Анна Дмитриева, которая в это время жила в переделкинском доме, рассказывает: «Был удивительной красоты день – солнце еще не село, на сосны ложился яркий рыжий свет. Я пошла гулять. Подходя к дому, увидела на балконе Корнея Ивановича и помахала ему рукой. А он даже не ответил – посмотрел на меня с презрением, будто я сделала что-то ужасное, нижняя губа оттопырена – когда он обижался, у него было такое выражение лица. Я побежала в дом – и он сказал с глубокой личной обидой: „Мы вошли в Чехословакию“ – и перестал разговаривать вообще. Вечером ушел из дома, не хотел, чтобы ему читали на ночь – вообще воспринял это как свое личное горе». Обсуждать это он ни с кем не хотел – а на столе у него лежал номер журнала New Yorker, который ему присылали из США – номер с чуть не поминутной хроникой вторжения; вся статья, рассказывает Е. Ц. Чуковская, была испещрена пометками Корнея Ивановича.
«Говорят, что в Союзе Писателей Межелайтис, Симонов, Леонов и Твардовский отказались выразить сочувствие нашей Чехословацкой афере», – записывал К. И. в дневнике.
25 августа восемь человек вышли на демонстрацию на Красной площади, семеро тут же были арестованы, в том числе Павел Литвинов, племянник Татьяны Литвиновой, и Вадим Делоне, внук академика Делоне. «Ночью к Корнею Ивановичу пришел академик, – вспоминает Анна Дмитриева. – И два старика, ненавидя все это в душе, сидели и думали, как унизить себя, не унижаясь, чтобы спасти мальчика—и понимая, что все обречено».
«Я оравнодушел, – писал К. И. в сентябре 1968 года, – хотя больно к концу жизни видеть, что все мечты Белинских, Герценов, Чернышевских, Некрасовых, бесчисленных народовольцев, социал-демократов и т. д., и т. д. обмануты, – и тот социальный рай, ради которого они готовы были умереть, – оказался разгулом бесправия и полицейщины».
Открутившиеся было гайки стремительно закручивались: ужесточалась внешняя политика, усиливалась цензура. Мучительство с шестым томом продолжается: Чуковский пишет дочери, что издательство пообещало подписчикам 35 авторских листов, но выбросило из них 8 и потребовало чем-нибудь заменить. «Потребовали „Чукоккалу“, причем отказались от моих статей о Мандельштаме, Гумилеве, Евреинове, Замятине, входящих в эту книгу, а требуют все того же Горького, Куприна, Маяковского»; жонглировать все тем же набором дозволенных имен и воспоминаний ему уже невмоготу.
На ультиматум о Солженицыне он не откликнулся, и издательство известило, что собирается рассыпать набор.
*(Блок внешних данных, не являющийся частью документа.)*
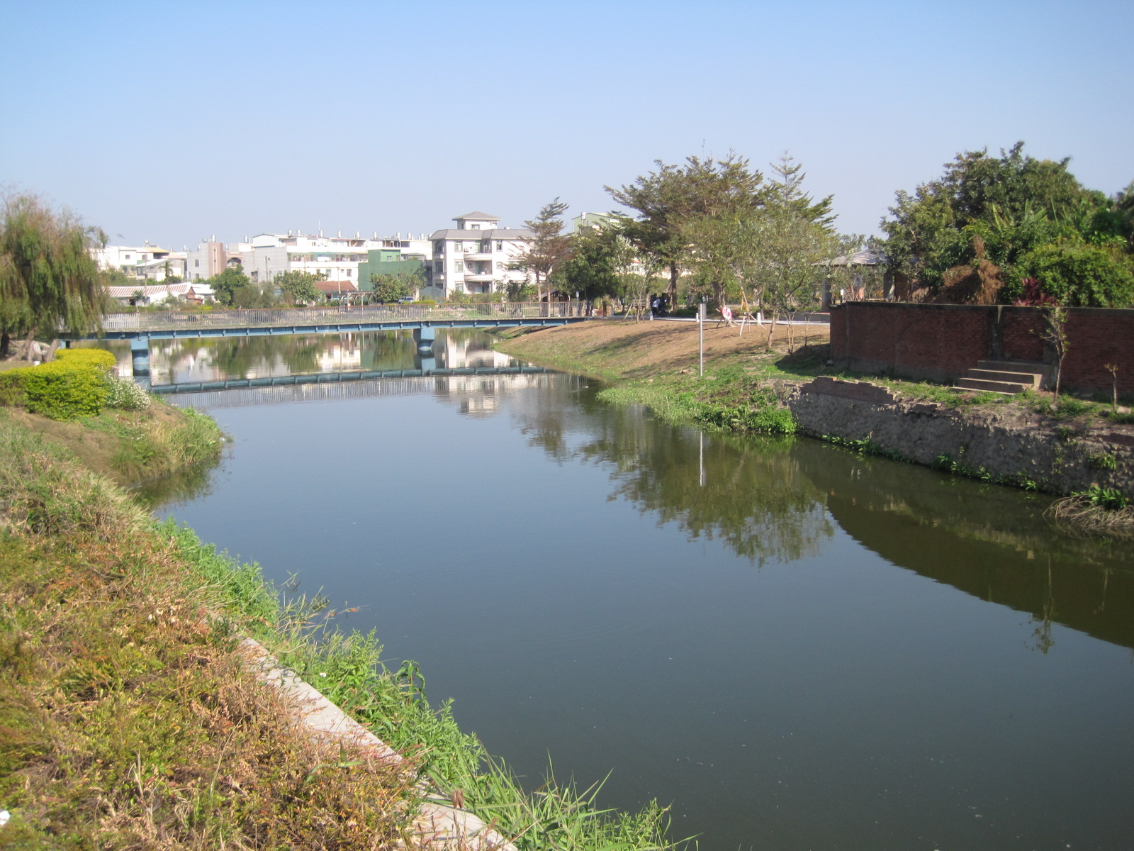 臺南鹽水港港道剩餘部份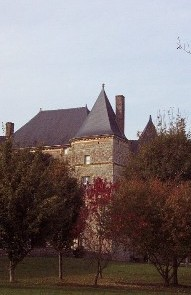 Château du XVème siècle restauré par M Paul Bailly à partir de 1977. Vue depuis le parc. Visites possibles. Doumely-Bégny, Ardennes (08),France.

Дочь написала отцу, что пытается об этом думать – «но от бешенства не в силах». Книгу Ахматовой, которую она готовила к печати, запретили.
В конце сентября Чуковский впервые подумал о том, чтобы сдаться: «Пришел к убеждению, что моя шестимесячная забастовка из-за требований Совписа, чтобы я вычеркнул имя Солженицына из своей книги „Высокое искусство“, бесплодна и что нужно убрать это имя. Сознание этого так мучит меня, что я не мог заснуть, несмотря на снотворные».
7 октября он делает в дневнике печальную запись: "Сегодня, увы, я совершил постыдное предательство: вычеркнул из своей книги «Высокое искусство» – строки о Солженицыне. Этих строк много. Пришлось искалечить четыре страницы, но ведь я семь месяцев не сдавался, семь месяцев не разрешал издательству печатать мою книгу – семь месяцев страдал оттого, что она лежит где-то под спудом, сверстанная, готовая к тому, чтобы лечь на прилавок, и теперь, когда издательство заявило мне, что оно рассыпет набор, если я оставлю одиозное имя, я увидел, что я не герой, а всего лишь литератор, и разрешил наносить книге любые увечья, ибо книга все же – плод многолетних усилий, огромного, хотя и безуспешного труда.
Мне предсказывали, что, сделав эту уступку цензурному террору, я почувствую большие мучения, но нет: я ничего не чувствую, кроме тоски, – обмозолился".
9—11 октября судили участников демонстрации против вторжения в Чехословакию. «Чувствую это весь день, – писал Чуковский. – Из-за рассказов о судилище не сплю, и самые сильные снотворные не действуют». Он много думает о демонстрантах – и всякий раз называет их поступок «безумием»: «безумная жена Даниэля»: у нее сидит муж, она оставила дома ребенка – и «сама напросилась в тюрьму». Безумие – идти на каторгу, когда силы нужны «для повседневного интеллигентского дела». Безумие – дезертировать именно сейчас, когда культура снова под угрозой.